Ultrafast Photo-Induced Charge Transfer Unveiled by Two-Dimensional Electronic Spectroscopy
Oliver Bixner, Vladimir Lukes, Tomas Mancal, Juergen Hauer, Franz, Milota, Michael Fischer, Igor Pugliesi, Maximilian Bradler, Walther Schmid,, Eberhard Riedle, Harald F. Kauffmann, and Niklas Christensson

TL;DR
This study employs two-dimensional electronic spectroscopy and quantum chemistry to reveal ultrafast charge transfer processes in a lutetium bisphthalocyanine dimer, highlighting charge localization and dynamics within 100 femtoseconds.
Contribution
It demonstrates the capability of 2D-ES combined with quantum chemistry to directly observe and analyze ultrafast charge transfer dynamics in complex molecular systems.
Findings
Charge transfer occurs within 30 fs in the anionic form.
Charge localization on the macrocycle nearest to the counter-ion within 100 fs.
Charge transfer states influence electronic structure and reaction pathways.
Abstract
The interaction of exciton and charge transfer (CT) states plays a central role in photo-induced CT processes in chemistry, biology and physics.

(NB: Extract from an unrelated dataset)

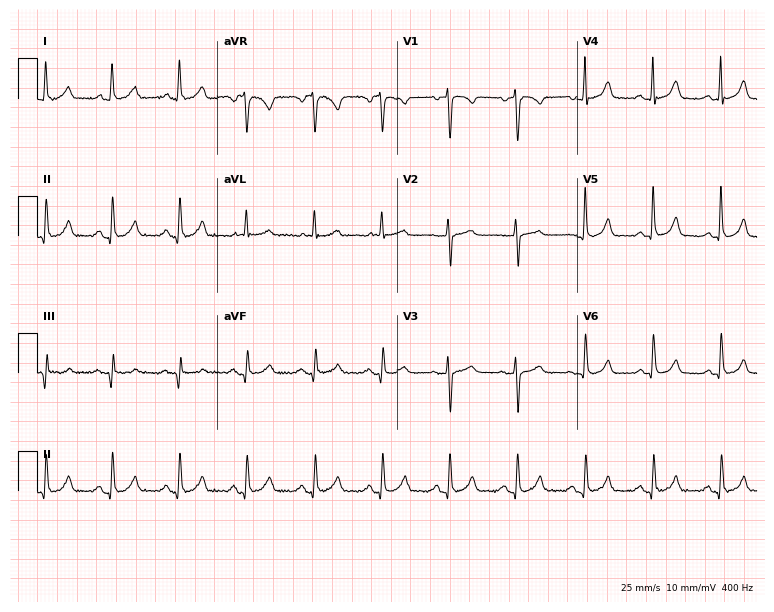
ECG (7.3-second recording at 400 Hz) — a woman, 81 years old. Screened for six findings — first-degree AV block, right bundle branch block, left bundle branch block, sinus bradycardia, atrial fibrillation, sinus tachycardia — none is recorded.
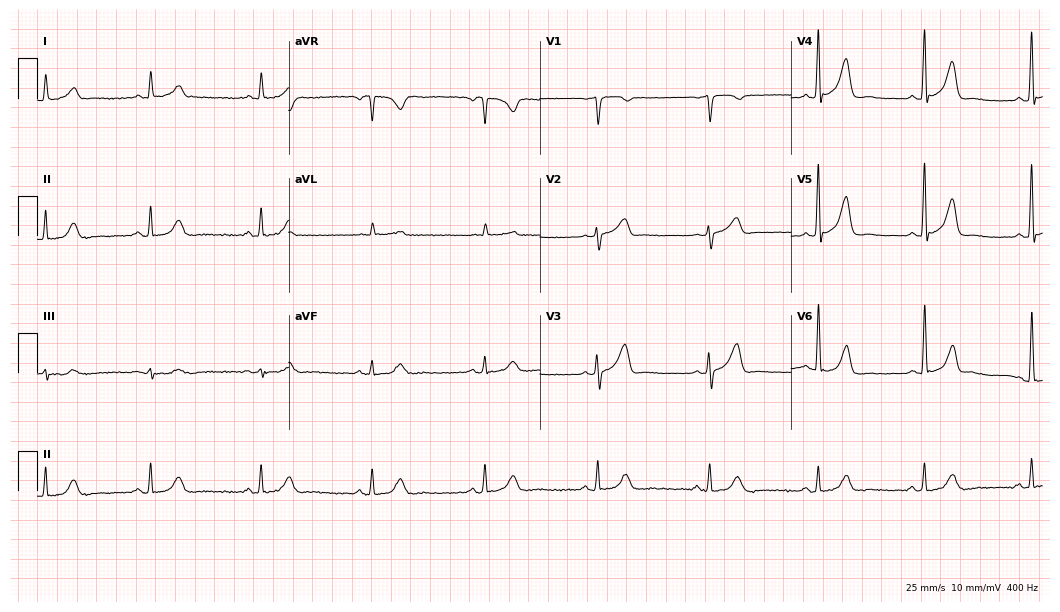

In this work, we use a combination of two-dimensional electronic spectroscopy (2D-ES), pump-probe measurements and quantum chemistry to investigate the ultrafast CT dynamics in a lutetium bisphthalocyanine dimer in different oxidation states. It is found that in the anionic form, the combination of strong CT-exciton interaction and electronic asymmetry induced by a counter-ion enables CT between the two macrocycles of the complex on a 30 fs timescale. Following optical excitation, a chain of electron and hole transfer steps gives rise to characteristic cross-peak dynamics in the electronic 2D spectra, and we monitor how the excited state charge density ultimately localizes on the macrocycle closest to the counter-ion within 100 fs. A comparison…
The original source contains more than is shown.